Tuesday, September 6, 2016, 1:30 pm to 2:30 pm
MSOB Conference Room X-275

ABSTRACT:
Medical decision making is fraught with both uncertainty and undesirable variability. The vast majority of our clinical decisions lack adequate evidence to determine their efficacy and inconsistent implementation compromises quality and efficiency.

The current standards in clinical decision support reinforce best-practices but are limited in scalability by manual production. “Grand challenges” thus include mining clinical data sources to automatically generate decision support content.

Statistical approaches allow us to learn patterns that reflect real-world standards of care vs. outliers. This can range from my evaluation of the national distribution of opioid prescriptions to my current NIH Big Data 2 Knowledge K01 Career Development Award directed to empower individual clinicians with the collective experience of the many.
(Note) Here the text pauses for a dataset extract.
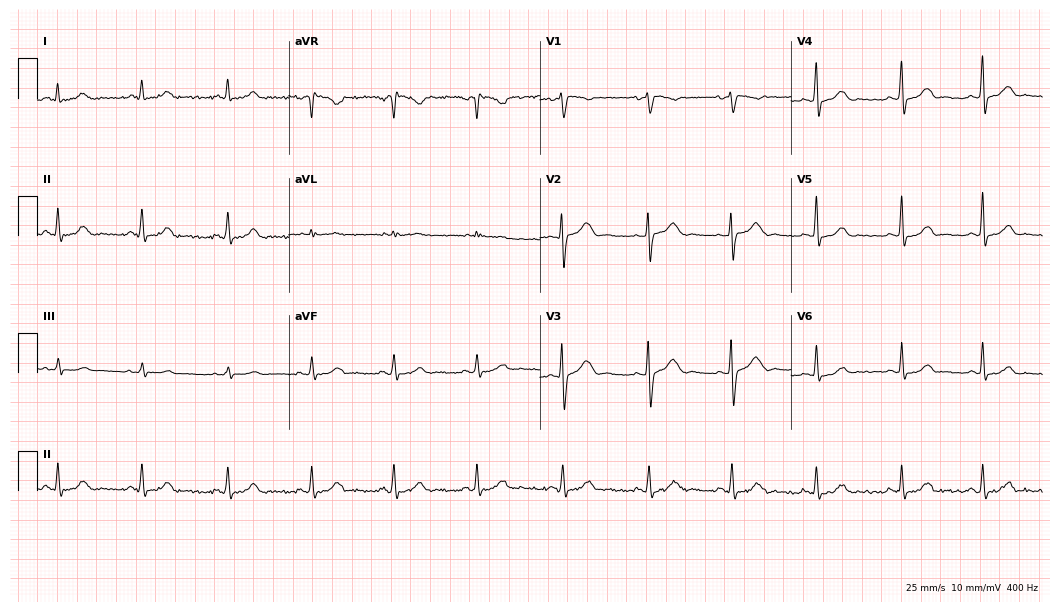
12-lead ECG from a 33-year-old female (10.2-second recording at 400 Hz). Recorded interpretation: within normal limits.

I will review my efforts developing a collaborative filtering machine-learning approach to clinical order entry, analogous to Netflix or Amazon.com’s “Customers who bought A also bought B” algorithm. This automatically generated decision support content can reproduce, and even optimize, manual constructs like order sets while remaining largely concordant with guidelines and avoiding inappropriate recommendations. This has even more important implications for prevalent cases where well-defined guidelines do not exist. The same methodology is predictive of clinical outcomes comparable to state-of-the-art risk prediction models. Embedded randomization of such decision support interventions could then allow us to explicitly build knowledge for the future, even as we enhance care today, in a closed-loop learning health system.